En la demanda que instauraron los padres de Diego Felipe Becerra se buscaba que también fueran indemnizados la abuela de crianza, el medio hermano, tres tíos maternos, seis primos hermanos y tres de sus amigos, que equivalía a un monto de 5.300 millones de pesos.

No obstante, en el juzgado 38 administrativo negaron la pretensión porque “no opera la presunción de aflicción que ha trazado la jurisprudencia del Consejo de Estado y en el proceso no se presentó prueba alguna que acredite de manera directa la existencia del sufrimiento de alguno de ellos”.

Pero aparte de la indemnización, la familia esperaba que la Policía presentara excusas públicas por el crimen y que se protocolizara en la institución la entrega de una medalla con el nombre Diego Felipe Becerra a los oficiales más destacados en derechos humanos, pretensión que también se negó.

“Considera el despacho que no corresponde a la naturaleza de un medio de control de reparación directa”, señaló el juzgado.

La sentencia será apelada por la familia de Becerra.

Los otros procesos

En el caso del homicidio de Diego Felipe Becerra hay cuatro procesos penales y otro disciplinario que están en curso.

En el ámbito penal se destaca el que se le lleva al patrullero Wilmer Alarcón, el presunto homicida, que se halla en fase de juicio.

Sin embargo, está por prescribir el proceso disciplinario que se lleva en la Procuraduría contra los uniformados implicados en alterar la escena del crimen del grafitero, ya que en el 2016 se completan los cinco años en los que se debe emitir un fallo.
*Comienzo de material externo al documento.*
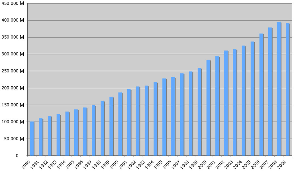 Graphique de l'évolution du PIB belge depuis 1980 jusque 2009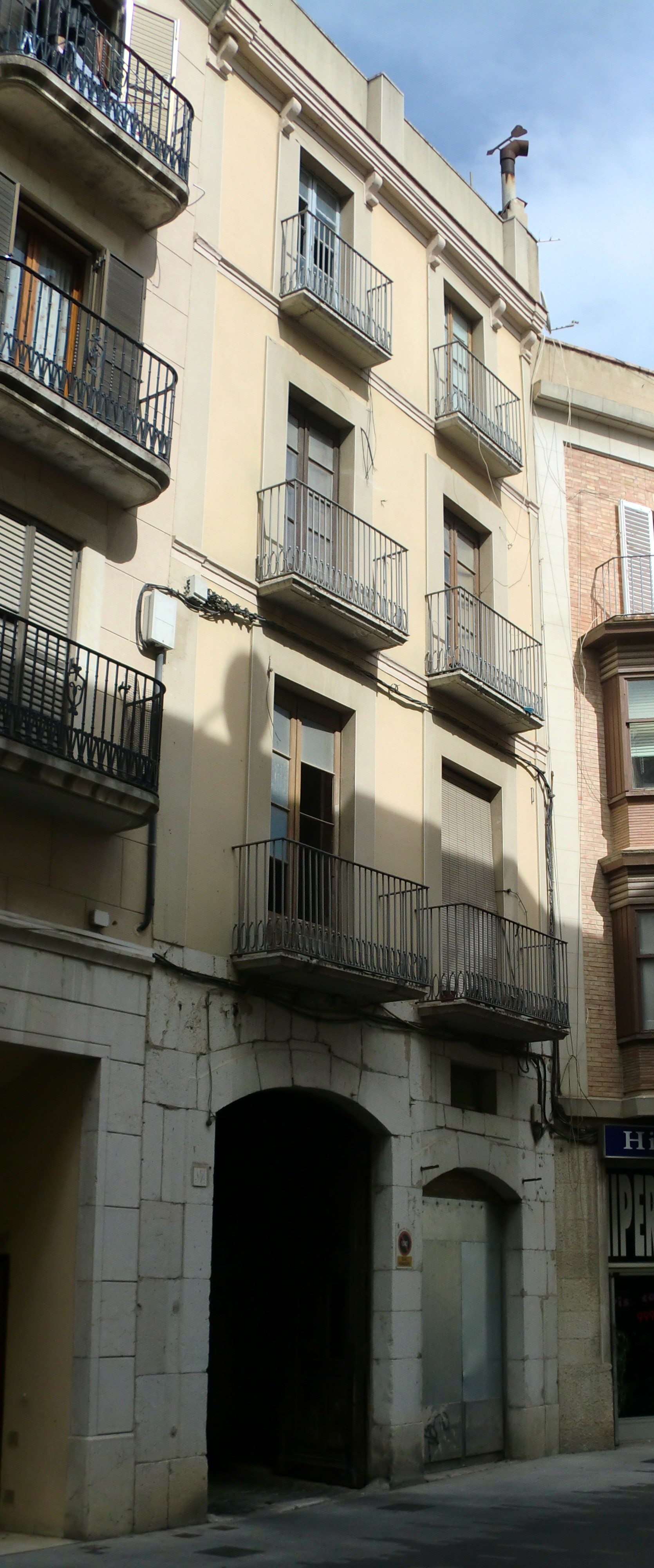 Casa al carrer Muralla, 17 (Figueres)

‘La sentencia nos revictimiza’

Para Gustavo Trejos, padrastro del grafitero Diego Felipe Becerra, la sentencia los revictimiza porque si bien en ella se demuestra la culpabilidad de la Policía, aseguran que no hay un real castigo para esa institución porque no se tuvieron en cuenta sus peticiones para que los uniformados presentaran excusas públicas por este crimen, en el que el comandante de la Policía de Bogotá de la época, general Francisco Patiño, aseveró en medios de comunicación que Becerra era un atracador.

“Lo que se buscaba con las excusas y la medalla era sentar un precedente en la institución, que recuerde que no se deben violar los derechos fundamentales de los jóvenes”, indicó Trejos, quien aseguró que apelarán el fallo porque fue una decisión sesgada y a favor de la Policía.